>>>
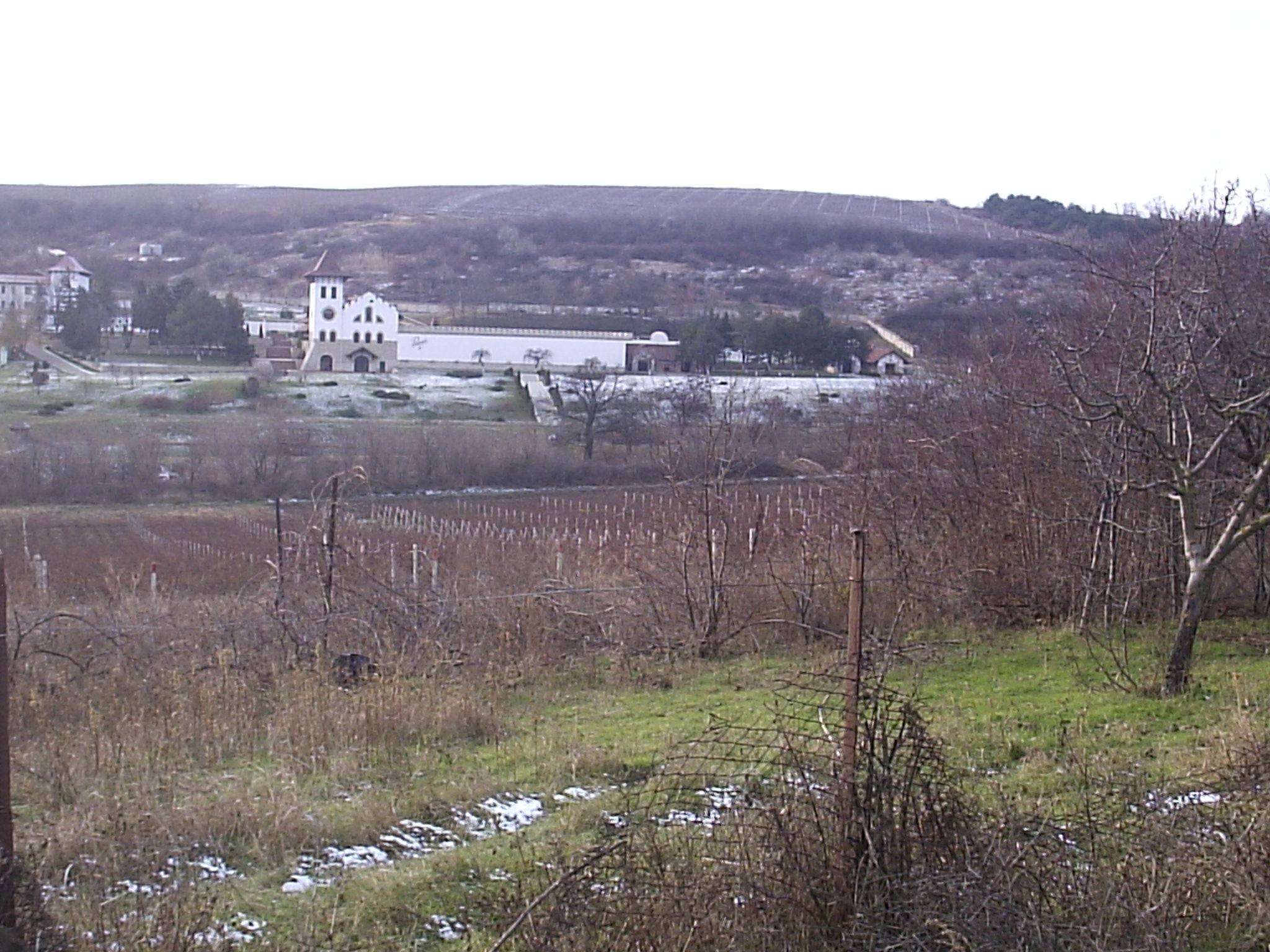 Fabrica de vin Purcari
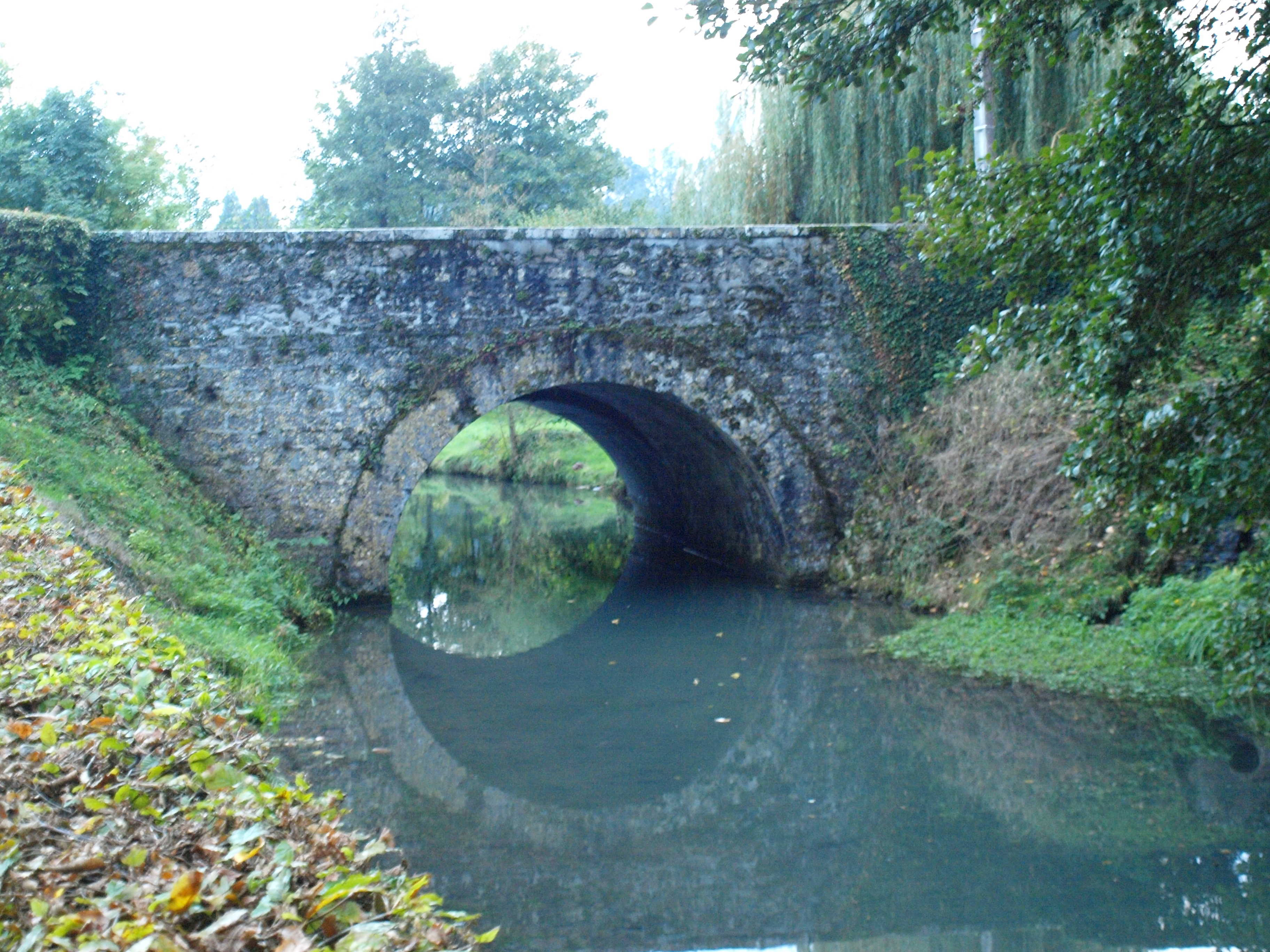 Chevannes (Loiret, France), le pont sur la Sainte-Rose.
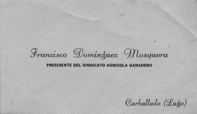 Tarxeta de visita de Francisco Domínguez Mosquera
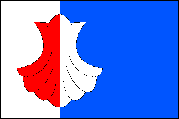 Vlajka, Velká Losenice, okres Žďár nad Sázavou
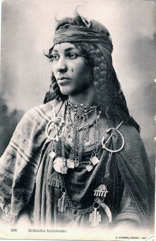 Bédouine tunisienne en 1907.
<<<
### What you are asked to do
Every entry is to be reproduced word for word, and no image is carried over.

### Reply to the task
 Fabrica de vin Purcari
 Chevannes (Loiret, France), le pont sur la Sainte-Rose.
 Tarxeta de visita de Francisco Domínguez Mosquera
 Vlajka, Velká Losenice, okres Žďár nad Sázavou
 Bédouine tunisienne en 1907.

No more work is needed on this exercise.